Lynne pays tribute to people within religious organisations who supported same-sex marriage as far as they could. It was evident that once this legislation was passed, religious organisations would be free to discuss this as a matter of theology at their own pace. That is starting to happen and it is a vindication of Lynne’s approach, but one thing which the book does not capture is the extent to which LGBT members of faith groups feel abandoned. 

Lynne devotes a chapter to excerpts from her postbag. She omits the most disgusting stuff so as not to dignify it, but, as an out parliamentarian who is on the receiving end of this I can confirm that it is all true.
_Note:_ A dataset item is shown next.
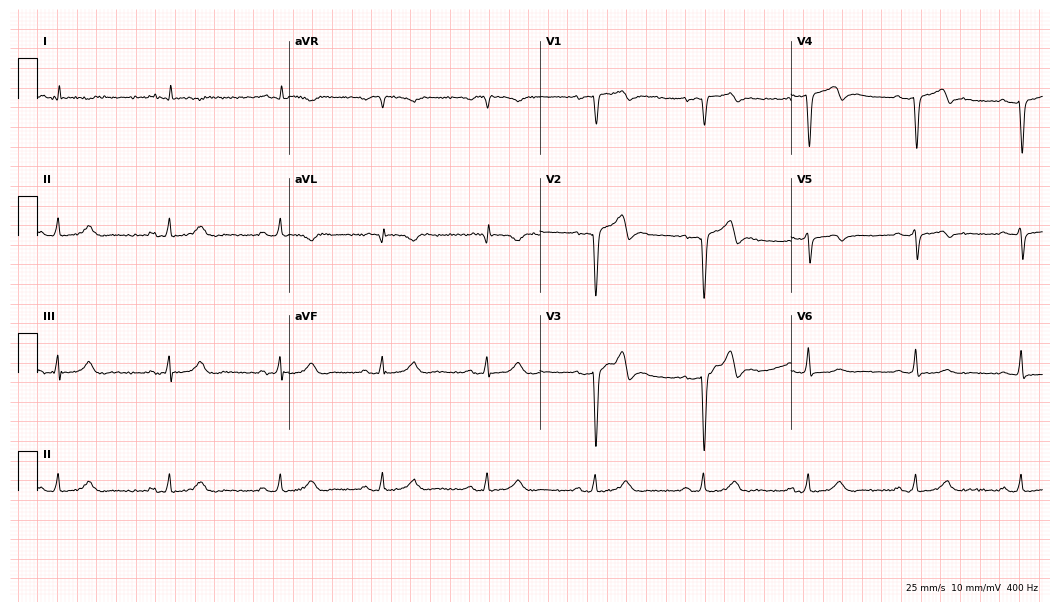
Standard 12-lead ECG recorded from a male, 55 years old (10.2-second recording at 400 Hz). None of these six findings is recorded: first-degree AV block, right bundle branch block, left bundle branch block, sinus bradycardia, atrial fibrillation, sinus tachycardia.
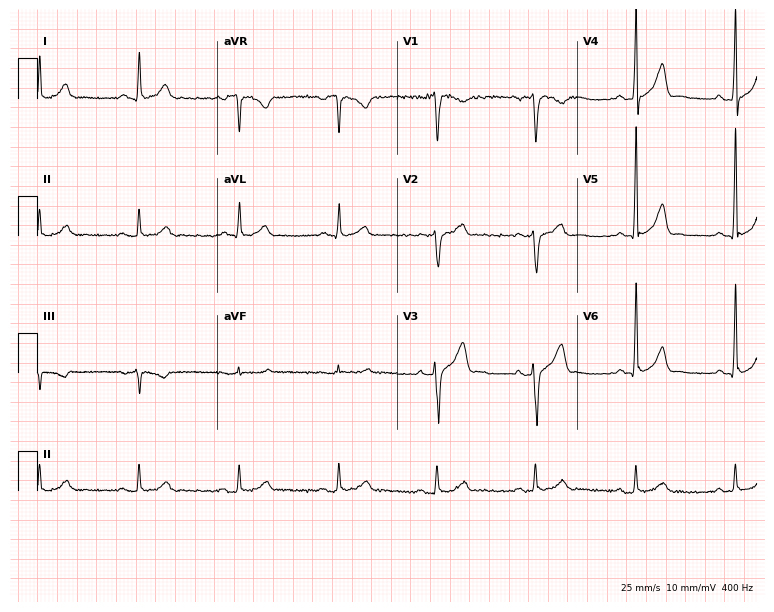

Today, witnessing the outpouring of xenophobia after the Brexit vote, one wonders whether hatred of LGBT people in the UK has diminished or whether it was simply in abeyance for the duration of the coalition until now. 

This book is on one level a campaign manual. A classic text which sets out how issues emerge, campaigns arise and government responds. In one chapter Lynne sets out the main lines of attack and the rebuttals she deployed. That is immensely valuable to the party which urgently needs to recapture the messaging skills which helped us build support prior to the coalition. If the failure of the Liberal Democrat 2015 general election campaign and the success of the Brexit campaign has taught us anything it is that clear, accurately targeted messaging is critical. 

The book is short and inevitably there are some omissions. There is little about the bill’s passage through the Lords. The bill could have been hijacked in the Lords, as the civil partnership legislation was in 2003. The fact that it made it safely through, despite opposition from the bishops and many leading Tories, was due to hard work by a small group of peers across the House who patiently talked to colleagues who had concerns and doubts. Some could not see the need for marriage because of the existence of civil partnerships, others worried that this form of marriage was not equivalent to heterosexual marriage. Success was due to the painstaking process of explaining that, whatever its flaws, this legislation would above all else enable LGBT people and their families to live with dignity and be celebrated as equals within their communities. 

The style of the book is crisp, witty and direct. It was produced quickly for an important reason, to ensure that Liberal Democrats get due credit for our work. Since the day the Act was passed, Stonewall and Cameron have tried to airbrush us out of the picture. However this legislation is as closely linked to Lynne as the 1967 Abortion Act is to David Steel. Liberal Democrats have a rightful place at the forefront of social change. It is a place which we keep by standing up for the legal rights of minority groups and never letting up on human rights. To do so, at a time when liberalism is under constant attack, will be hard. Others may waver, but Liberal Democrats must not. When we need inspiration we can turn to this book, and I hope that other former Liberal Democrat former ministers will add to the canon.

Liz Barker became a Liberal Democrat life peer in 1999. In 2015 she was appointed as the Liberal Democrat spokesperson for the voluntary sector and social enterprise.